I was raised in a single parent home, and my view on relationship came from “The Wonder Years” I spent my first school years trying to court a pretty nerdy girl with glasses. I honestly thought walking her home enough times she would be my girlfriend. On the days that her mother came to pick her up, the deal was that I would just follow them a couple of yards behind and she would glance back and smile. Now, that I think about I was stalking her. Anyway…back to the topic at hand.
Children learn how to behavior from home first, then they pick up things in school and friends.
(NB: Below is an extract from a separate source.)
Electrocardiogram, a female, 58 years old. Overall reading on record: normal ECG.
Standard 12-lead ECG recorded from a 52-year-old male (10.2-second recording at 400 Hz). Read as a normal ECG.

Parents must start this education early leading by example. “I love you mother this why you see me hugging and kissing her all the time.” I pretend to be jealous when my son hugs his mother…”Why are you trying to hug my girl” He replies “Well, that’s my mother and I love her too”. He knows at age 8 what type of touching is inappropriate. When I detect my children has an interest in a romantic relationship. I have to give them the talk.
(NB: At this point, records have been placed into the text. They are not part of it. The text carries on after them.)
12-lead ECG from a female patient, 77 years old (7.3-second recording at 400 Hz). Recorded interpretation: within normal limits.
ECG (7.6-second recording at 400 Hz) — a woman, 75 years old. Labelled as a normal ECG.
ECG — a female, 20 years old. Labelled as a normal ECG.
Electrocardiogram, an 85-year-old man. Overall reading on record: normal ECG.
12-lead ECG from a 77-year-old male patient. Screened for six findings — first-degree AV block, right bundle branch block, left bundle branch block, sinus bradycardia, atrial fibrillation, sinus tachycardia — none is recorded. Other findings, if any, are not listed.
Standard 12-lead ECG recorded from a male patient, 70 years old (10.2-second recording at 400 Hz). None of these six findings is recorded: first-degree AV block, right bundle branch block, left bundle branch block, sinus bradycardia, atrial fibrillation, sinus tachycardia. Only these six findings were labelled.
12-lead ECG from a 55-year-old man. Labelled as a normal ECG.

The talk I already have planned out.
“Listen, I noticed that you are starting to take interest in Jack/Jill. I want you to be aware of certain things” He/she may want to cut me off and tell me that he/she knows but I have to tell them anyway.
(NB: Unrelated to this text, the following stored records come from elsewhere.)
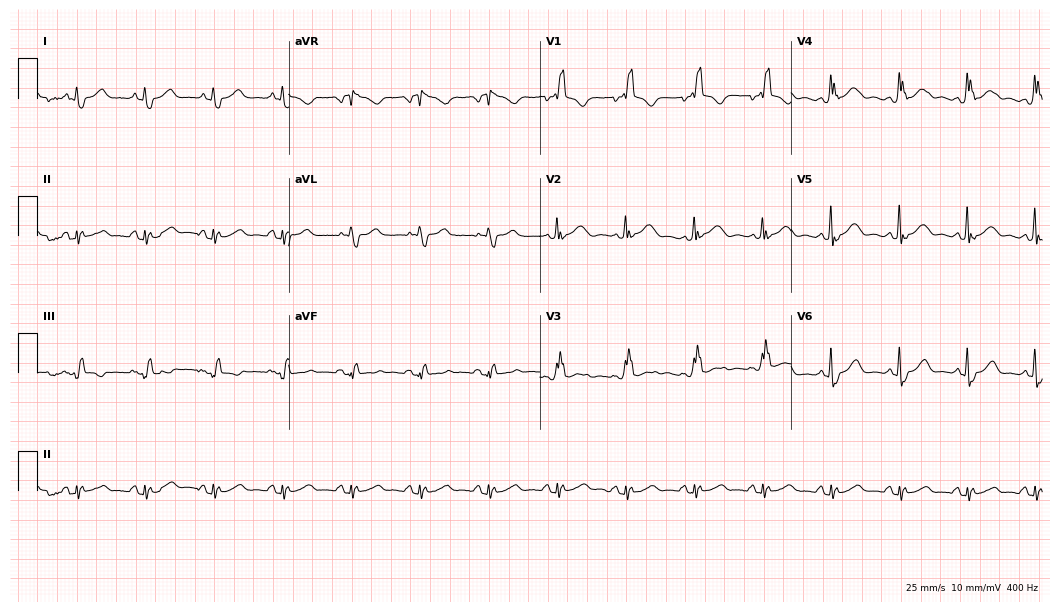
12-lead ECG from a 79-year-old male patient. Screened for six findings — first-degree AV block, right bundle branch block (RBBB), left bundle branch block (LBBB), sinus bradycardia, atrial fibrillation (AF), sinus tachycardia — none is recorded.
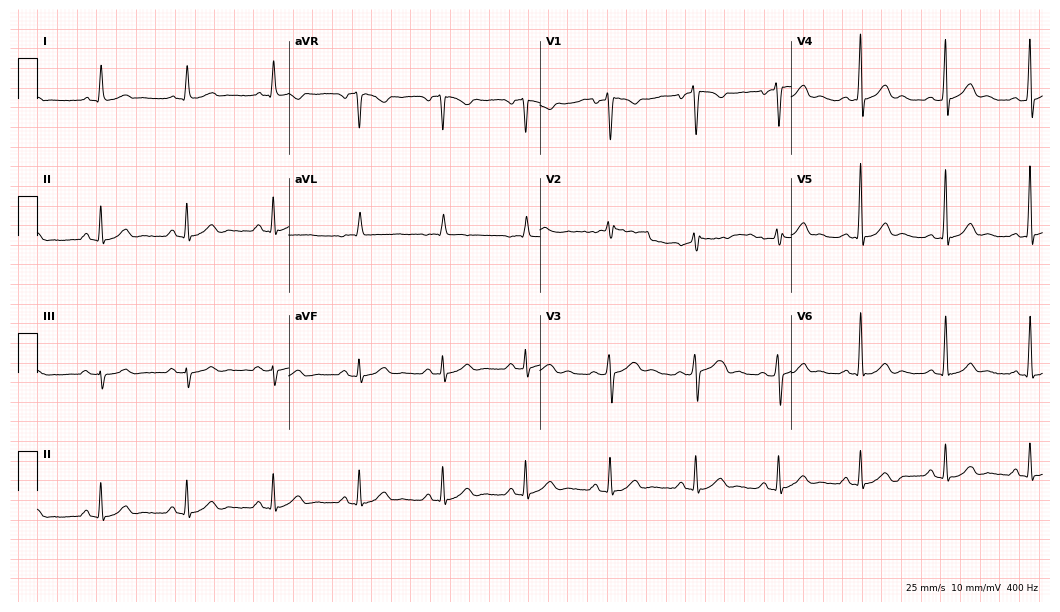
Resting 12-lead electrocardiogram (10.2-second recording at 400 Hz). Patient: a 39-year-old woman. Read as a normal ECG.
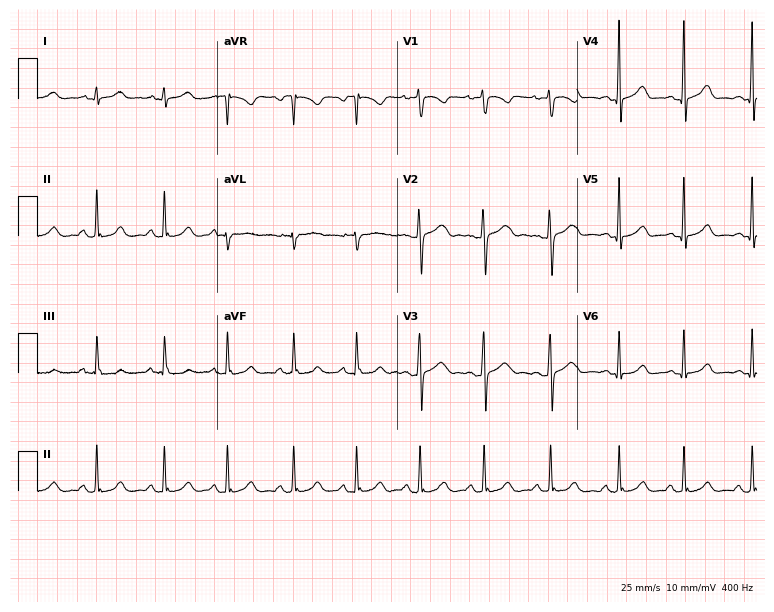
ECG — a woman, 18 years old. Screened for six findings — first-degree AV block, right bundle branch block, left bundle branch block, sinus bradycardia, atrial fibrillation, sinus tachycardia — none is recorded. Findings outside these six are not listed.
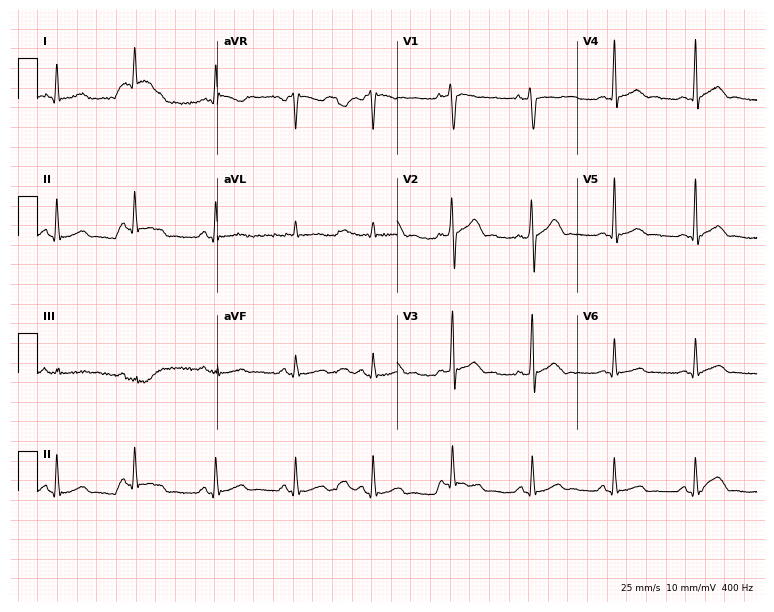
Electrocardiogram, a man, 30 years old. Overall reading on record: normal ECG.
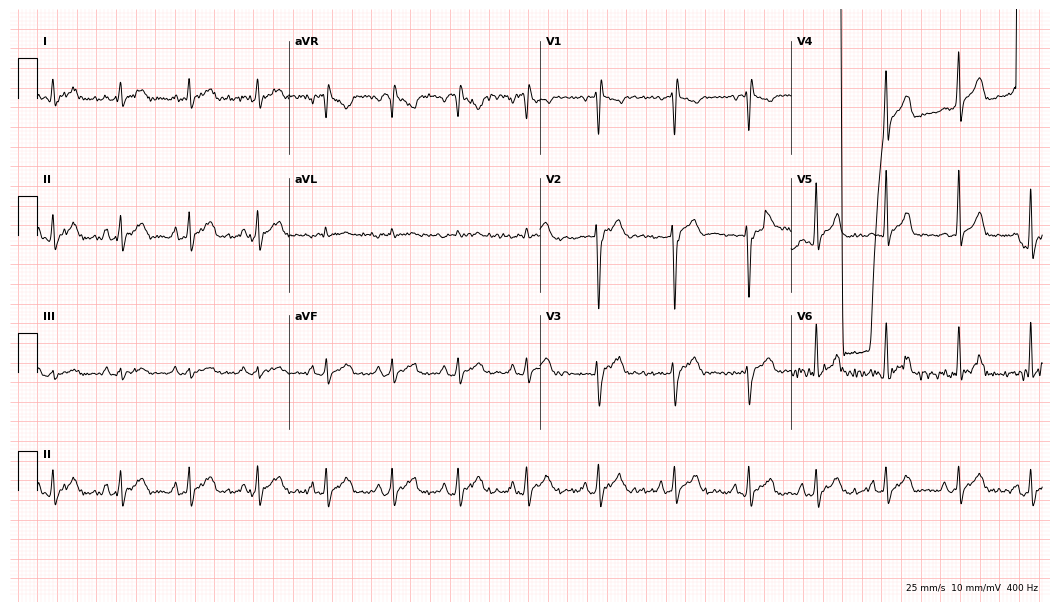
ECG (10.2-second recording at 400 Hz) — a 21-year-old man. Labelled as a normal ECG.

“Listen there will be a time when you feel that you are ready to have sex. This decision is not mines only you know when it’s the time. When you feel it time I want you to tell me. I want you to be able to come to me or your mother with question regarding sex or just about anything. Here you know what this is. Here is a little keychain in there is a condom in there. I want you to put this on your key chain and carry this around at all times. There is a whole entire box of this in your socket draw. I don’t want you to give them to your friends they cost money I can’t support everyone. When you are getting low I want you to tell me and we will go to the Pharmacy to get some more. It’s nothing to be embarrassed about. I will not ask you questions about who you are having sex with but I would hope that you bring her around so me and your mother could meet the young lady. During sex you feel yourself about to climax I want you to pull out. After you ejaculate into this condom I want you to check it for any holes, or breaks. If you can’t tell take this condom in the bathroom and fill it will water and check. You have to go to the bathroom to clean up and so should this young woman. If the condom does have a hole or a break in it, I want you to get me on the phone with me not matter what time it is. She could get pregnant but there are spermicides, chemical that kills the sperm cells to prevent pregnancy. It’s very important that this spermicide is used shortly after this happens. I think I’m going to deep into it for right now so let me just tell you be careful and come to me or your mother if you have any questions.”
“If I’m speaking to my daughter I will remove some of the things but I have to add this. “I don’t let this young me ejaculate inside you. I want you to explain this to him. I want you to check the condom for breaks afterwards. If you decide to have sex I want to you to use additional protection this condom could break and if this young man ejaculates in you could get pregnant and don’t think you want a new born to take care of. You should be on a birth control system here is a couple of pamphlets I got from the doctors office. If you want me or your mother or both of us to go with you we will just let us know so we can take a day off. If you decide to have sex I will not be upset I rather you not start having sex but if you are going to do it you have to do it right.”
No subject should be off limits how much you share is about your sex life is up to you. But you want an open relationship. This in my opinion is the best way to prevent teenage pregnancy and increase in STD’s.